Par ailleurs, la réforme n'a pas apporté de réponse à la question du financement de l'audiovisuel public. Le niveau de la redevance augmente en effet moins vite que les dépenses des sociétés audiovisuelles. Son montant est resté fixé à son niveau de 2002, soit 116 euros. C'est deux fois moins que chez nos voisins allemands ou britanniques. Il y a donc d'ores et déjà un problème financier qui fait peser un risque de report de charge sur le budget de l'État.
Le débat a resurgi voilà quelques semaines avec des hypothèses tout à fait nouvelles. Vous ne trouverez bien évidemment pas dans ce rapport l'avis de la Cour sur les propositions de M. le Président de la République ; nous sortirions de notre rôle. En revanche, vous y trouverez les termes financiers du débat.
Nous revenons également sur la situation de l'Imprimerie nationale et évaluons son plan de redressement.
Ce plan, au prix d'une réduction draconienne des effectifs, a permis d'écarter le risque de dépôt de bilan. Mais il a coûté cher à l'État et l'entreprise reste très dépendante de ses dernières activités de monopole. Elle doit encore faire un effort pour aligner sa productivité sur ses concurrentes.
La Cour aborde aussi dans ce rapport ce qu'elle qualifie, avec ce sens de la litote que nul ne songe à lui contester, de « curiosité administrative » : les conservations des hypothèques. Les conservateurs des hypothèques bénéficient d'un statut datant d'un édit de Louis xv, pris en 1771. Leurs rémunérations font partie des plus élevées du ministère des finances, sans lien avec leurs responsabilités véritables. Voilà de beaux postes de débouché, ce qui peut expliquer que le nombre de conservations et donc de conservateurs n'ait pas bougé alors que le nombre d'agents a beaucoup diminué.

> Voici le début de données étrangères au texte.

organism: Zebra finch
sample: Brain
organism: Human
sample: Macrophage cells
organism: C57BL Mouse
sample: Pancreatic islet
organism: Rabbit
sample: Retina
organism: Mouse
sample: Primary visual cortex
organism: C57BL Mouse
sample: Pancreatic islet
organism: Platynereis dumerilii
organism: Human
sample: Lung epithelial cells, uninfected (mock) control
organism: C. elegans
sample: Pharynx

À côté de cela, les usagers continuent à payer des tarifs élevés et le service rendu n'a pas bénéficié de tous les progrès rendus possibles grâce à l'informatisation.
J'ai évoqué des questions de gestion interne à l'État. La Cour s'est également intéressée à la manière dont l'État assume sa fonction d'actionnaire.

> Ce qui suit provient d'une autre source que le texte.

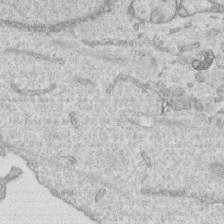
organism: Human
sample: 1205lu cells
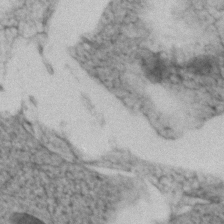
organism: Zebrafish
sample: Zebrafish embryo
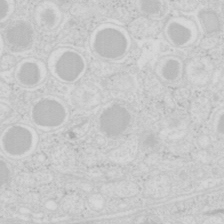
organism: Mouse
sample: Pancreas
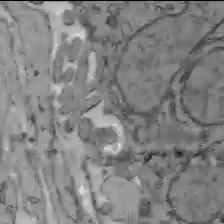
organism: C57BL Mouse
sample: Liver
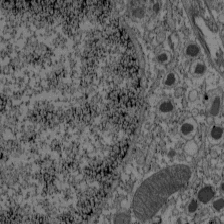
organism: C57BL Mouse
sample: Pancreatic islet
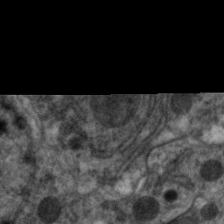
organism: C. elegans
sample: Pharynx
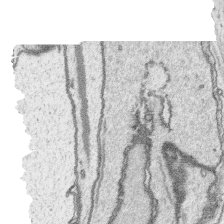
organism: Platynereis dumerilii
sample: Parapodia
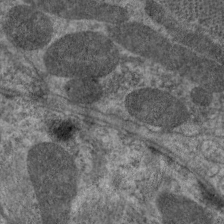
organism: C. elegans
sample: Pharynx
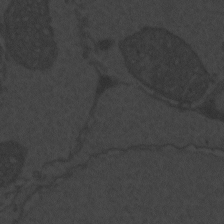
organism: Zebrafish
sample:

À cet égard, il convient tout d'abord de souligner les progrès engendrés par la création de l'Agence des participations de l'État. Elle a permis un plus grand professionnalisme des opérations en capital ainsi qu'une meilleure gouvernance des entreprises publiques.
Il reste que l'État actionnaire a des intérêts contradictoires, patrimoniaux et financiers d'un côté, stratégiques de l'autre.